For more about Bespin, check out their web site, and/or watch this screencast:

Introducing Bespin from Dion Almaer on Vimeo.


Files flying around the cloud

Related to my previous post about cloud computing and such, I've been trolling the interwebs and trying to learn something. In doing so, I have come across various "Web 2.0" technologies, some of which seem neat, others not so much. No, I haven't made any progress toward finding the massive storage and high-performance, massively-parallel computing solutions that I want for climate science purposes, but I'd like to share two (and a half) software+service technologies that I'm now using daily.

First and foremost, I have adopted full-hearted the use of Dropbox (getdropbox.com), which is a simple, elegant, and multifaceted tool for syncing files across multiple computers. The idea is that you install a little software package, which makes a folder called Dropbox in some obvious place (your home directory in OS X). Now whatever file you put into that folder gets silently sent to the dropbox servers -- out in the cloud. That alone, plus a simple (maybe too simple) web interface on the dropbox site, provides a very useful form of backup/archiving for these files. But for me the most amazing, wonderful, life-changing thing about dropbox is that when I go to another computer (with dropbox similarly installed), those files are there in the dropbox folder. They aren't available for download from the dropbox site, they are local copies of the files, right there in a folder. This provides another backup for the files, as they now exist on the first computer, the dropbox servers, and the second computer. It also allows me to simply navigate to that folder to continue working on whatever I put there, and when I press "save" the file is then sent back to the dropbox server, and sent on to the first computer. Amazing. For those who don't move files around between computers, it might seem silly, but it is so, SO much better than e-mail files to myself, or putting files on some server, or using (s)ftp to move the files around, or carrying a thumb drive around, etc. For those who are intrigued, go check out the screencast. Oh, and it's 2 GB of storage for free, $99 for 50GB for a year, and I think they will introduce a more flexible pricing system in the future. And yes, you can share a folder between users! Amazing.

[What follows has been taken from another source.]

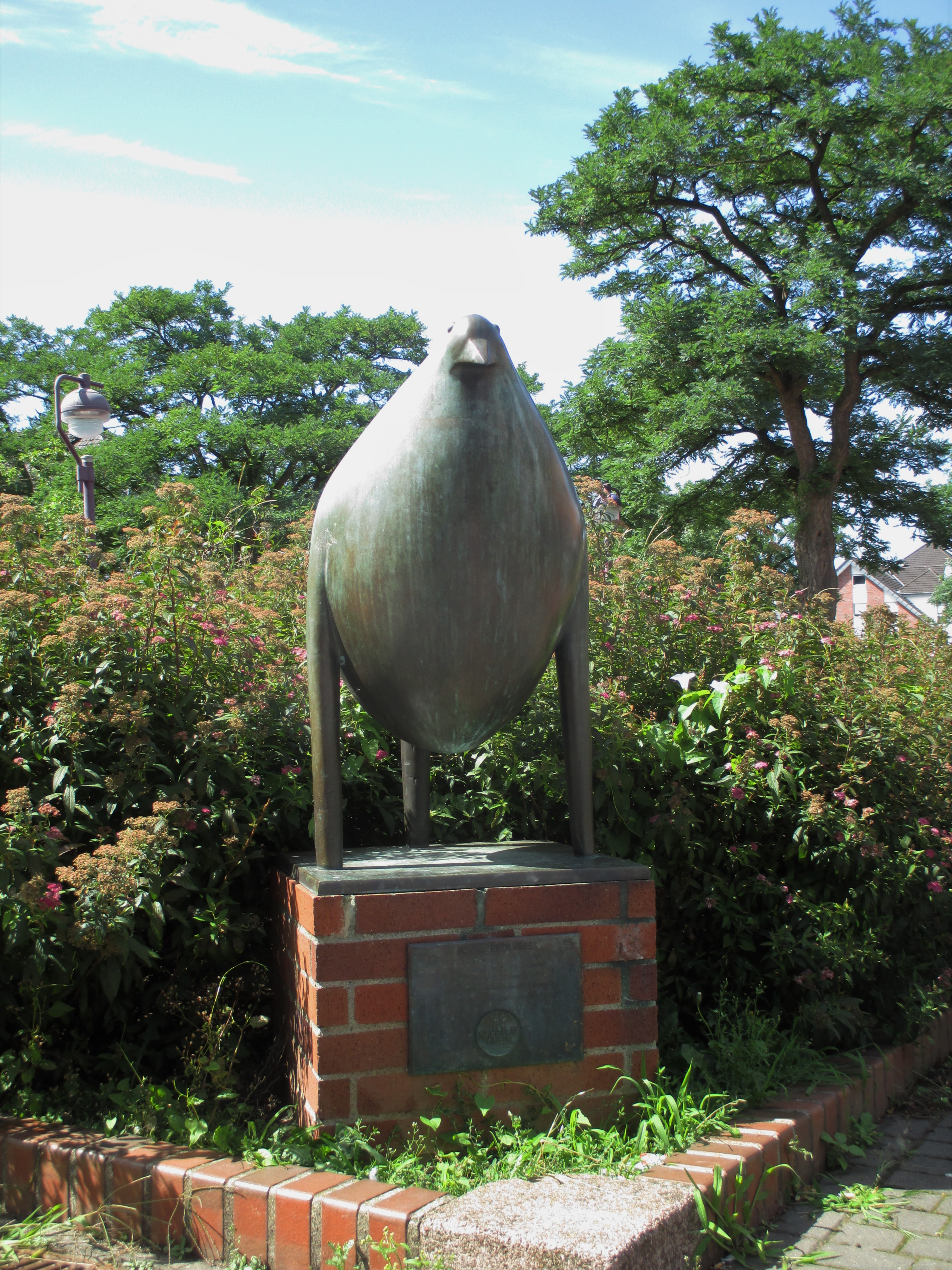 Der auch als "Fette Henne" bekannte Voerder Vogel von Gerhard Finke an der Bahnhofstraße. Kleinere Versionen weden als Dank an die Heimatvereine für ihre Arbeit vergeben. Der Vogel ist eines der Wappensymbole alter Geschlechter und Familien aus dem Voerder Gebiet.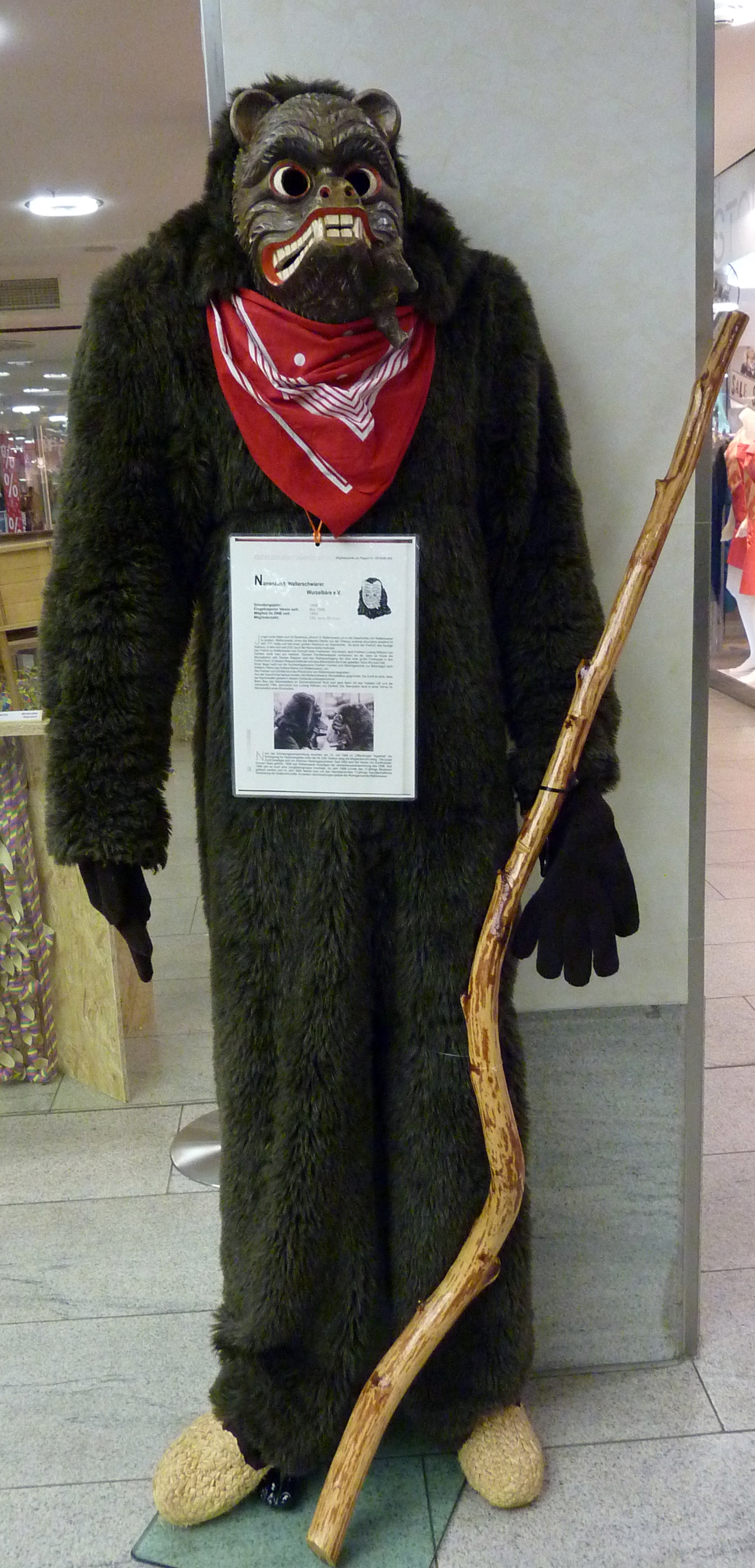 Wurzelbär - Häsfigur der Narrenzunft Walterschwierer Wurzelbäre e.V. Exponat aus der Sammlung Peter Scharte aus der Ortenau, vom 14. Januar bis 13. Februar 2013 im Einkaufszentrum Schwarzwald City (Freiburg) unter dem Titel „Narrenrequisiten - vielfältig und kreativ“ ausgestellt.

Second, and less new and impressive, is simply delicious.com, which we used to know as del.icio.us. It's a "social bookmarking" system. For me this just means that when I want to bookmark something at work, like a paper I want to read later, I do it using a different browser button, and then I can add a description and/or tags to the bookmark. Then I go somewhere else, home or anywhere else with an internet connnection, and I can go to my delicious home page and find the link to that paper. The social part is that you can share bookmarks and whatnot. It is not as life-altering as dropbox, but it is actually quite convenient. You've probably seen on blogs and news sites little delicious symbols (there might be one right below this post). That provides a way to promote a blog or web page using your delicious account, essentially advertising it to other delicious users, and possibly making a list of things you've been reading for your friends. The firefox plugin for delicious is great, and I hope they bring such a simple interface to Safari.

Similarly, Digg.com is a bookmarking tool. I use this to try to promote news stories that I've read and like. I am not in love with digg, but I have kept using it for months. My main complaint is that when I hit a digg button from a page, like NYTimes.com or LATimes.com, it then makes me log in, looks for that article, suggests it might be a duplicate, asks me to write a summary and pick a category if no one else has dugg it, etc. It can be an ordeal. I want to digg something and not have to interact with the digg machine at all, and that hasn't happened very often.